Tornando alla tua domanda, le prime cose che mi vengono in mente se penso al periodo in cui Misantropo è stato concepito… Beh, le difficoltà enormi nel trovarci e provare; la line-up di allora era già piuttosto divisa, abitavamo lontani (a parte io e Alberto). E poi tutta la negatività del contesto che ha motivato e fatto scaturire quei testi e quel genere di odio.
Oggi quanto ti rivedi nel Giulio che scrisse quei testi? Ti fermi mai a riflettere su quanta gente vi si riconosca, su quanto quel disco significhi per parecchie persone?
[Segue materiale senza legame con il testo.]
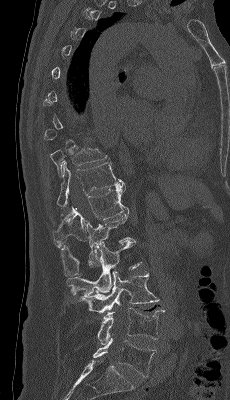 Spine computed tomography. sagittal view. W/L 1800/400 HU. the image is 230 mm wide. 230x400 px
Box edges are left/top/right/bottom in pixels.
Each vertebra is boxed only on the slices from the first to the last where its cross-section reaches a third of its largest, so a slice outside that range leaves it unboxed.
| vertebra | x1 | y1 | x2 | y2 |
|---|---|---|---|---|
| L5 | 93 | 338 | 156 | 377 |
| L4 | 97 | 307 | 165 | 344 |
| L3 | 80 | 270 | 159 | 313 |
| L2 | 66 | 240 | 141 | 297 |
| L1 | 61 | 213 | 131 | 277 |
| T12 | 52 | 184 | 129 | 247 |
| T11 | 57 | 161 | 125 | 207 |
| T10 | 50 | 147 | 107 | 176 |

Oggi come allora mi ritrovo al 200% in quell’album e quei testi, così come mi ritrovo in quelli di Variante alla morte e dell’imminente Nero in metastasi. Sono inevitabilmente frammenti di vita, riflessi di quel che ho intorno, non sto a farci su molta filosofia, ho scritto quel che mi veniva di scrivere in quel preciso momento spinto da determinate sensazioni e impulsi. Non un passo indietro. Su quanto Misantropo a senso unico possa aver dato input ad altre persone, quanti possano essersi riconosciuti in quei testi… Sì ci penso spesso, rivedo un po’ me stesso quando agli inizi mi ritrovavo nei testi di band come Negazione, Declino, Kollettivo… Credo che abbia a che fare col fatto che la rabbia, la disperazione e l’istintività allo stato brado, se incanalate attraverso una forma di espressione congeniale alla persona che concepisce, lascino inevitabilmente un segno. Io ho avuto la fortuna di sfogarlo attraverso i Cripple Bastards. Aggiungerei però il fatto che in moltissime circostanze mi sono trovato davanti a persone che questi testi li hanno interpretati e vissuti in modo distorto e lontano dai sentimenti originari, e sono contento di aver deluso le loro aspettative nel momento in cui si sono poi confrontate direttamente con me.
Nel libretto della prima edizione del disco appare la frase “In ogni boia c’è una parte di me”. Che significato vi davi, all’epoca?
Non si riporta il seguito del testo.